In accordance with international law, there are instances when the practice of targeted killings is lawful. However, author Nils Melzer points out that “targeted killing not directed against a legitimate military target remains subject to the law enforcement paradigm”. In the case of Munich, the agents in the film practiced target killings against individuals outside a legitimate military target. At the time of the killings, the members of Black September were civilians. This violates the United Nation’s concept of civilian versus combatants (Melzer). While the Israeli’s actions may have been justified, they were in violation of international law which makes their actions illegal.

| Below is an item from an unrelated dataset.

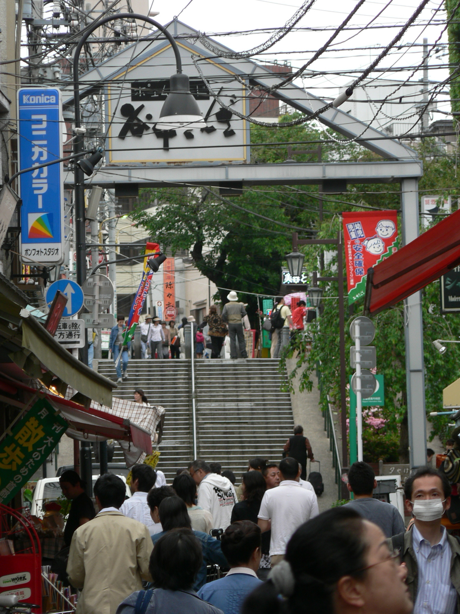 谷中銀座商店街（東京・台東区谷中3-15-1、谷中ぎんざ商店街[1]の写真屋屋「ボンフォトスタジオ」付近）
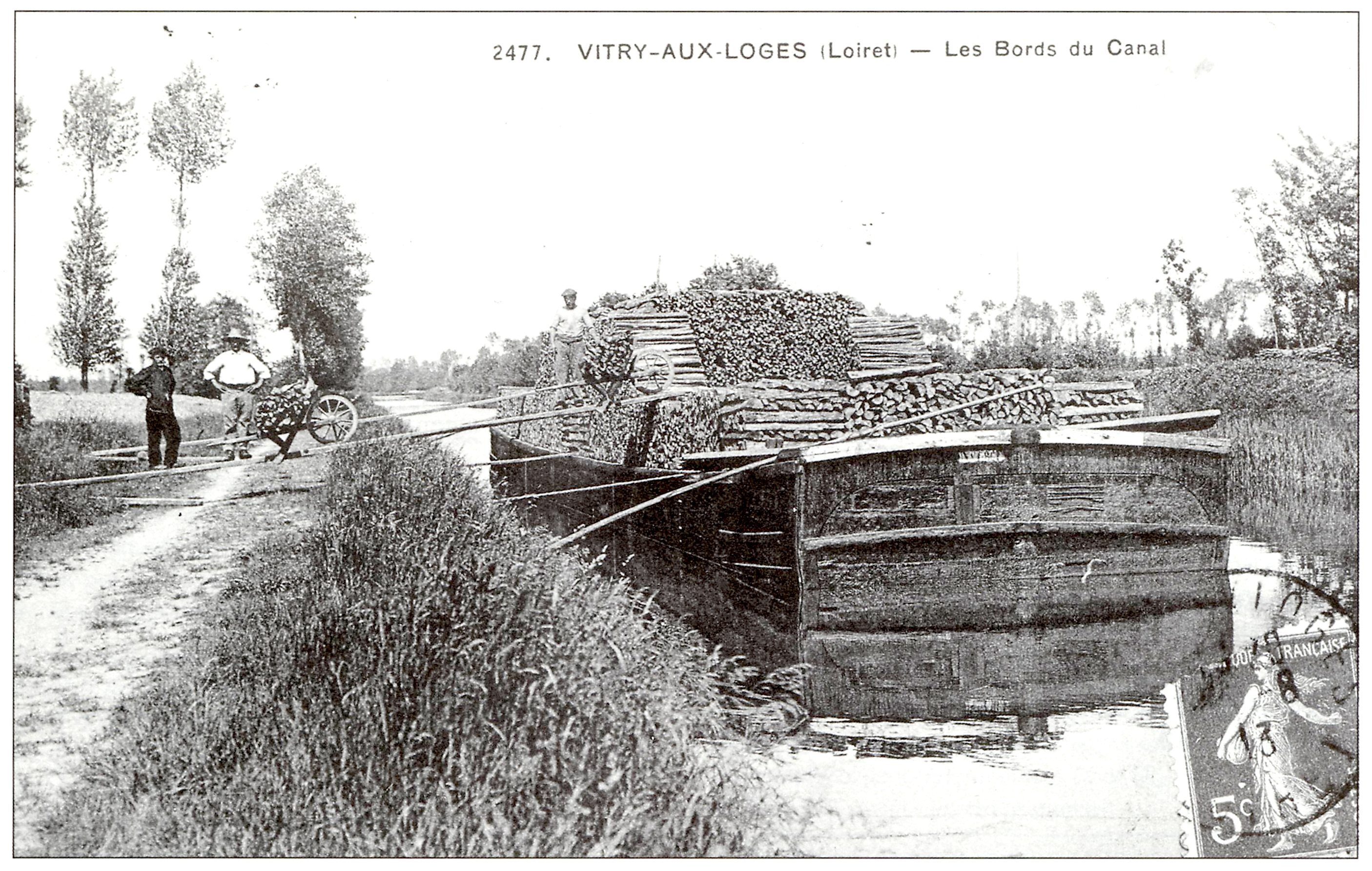 Batard nivernais. Embarcation évoluant sur le canal d'Orléans au début du XXe siècle.

When a nation practices targeted killing, they must factor in the consequences. They will likely face retaliation, they may be in violation of international law, they face ethical dilemmas, etc. But is some cases, the outcome may warrant the potential risks. “Fighting terror is like fighting car accidents: one can count the casualties but not those whose lives were spared by prevention. Hundreds, if not thousands, of Israelis go about their lives without knowing that they are unhurt because their murderers met their fate before they got the chance to carry out their diabolical missions” (Luft). When the use of targeted killings can save the lives of hundreds of innocent civilian lives in a nation, than a nation is liable to do what is must to counter terrorism. In Munich, the five Israeli agents make a point to avoid the loss of innocent lives. They know their targets, the members of Black September, and periodically eliminate them. In doing so, they send an important message to Black September and other similar terrorist organizations.

More recently, the Israeli government’s alleged practice of target killing has come into international focus. The Israel Foerign Minister Avigdor Lieberman would neither confirm nor deny whether the Mossad had a role in the assassination of Mahmous al-Mabhouh, a Hamas leader. Jim Krane, the author of the book City of Gold, said, “If Israel did authorize the hit, it either found Mabhouh’s elimination worth the damage to its relationship with Dubai, or the hit squad made a big mistake.” If we are to believe that the Israeli government was behind the assassination, and evidence points directly to them, then the government clearly felt the result was worth the potential risk. In killing al-Mabhouh, they severed ties with many nations. Those in power in Israel clearly felt that this assassination was necessary in order to keep their country safe.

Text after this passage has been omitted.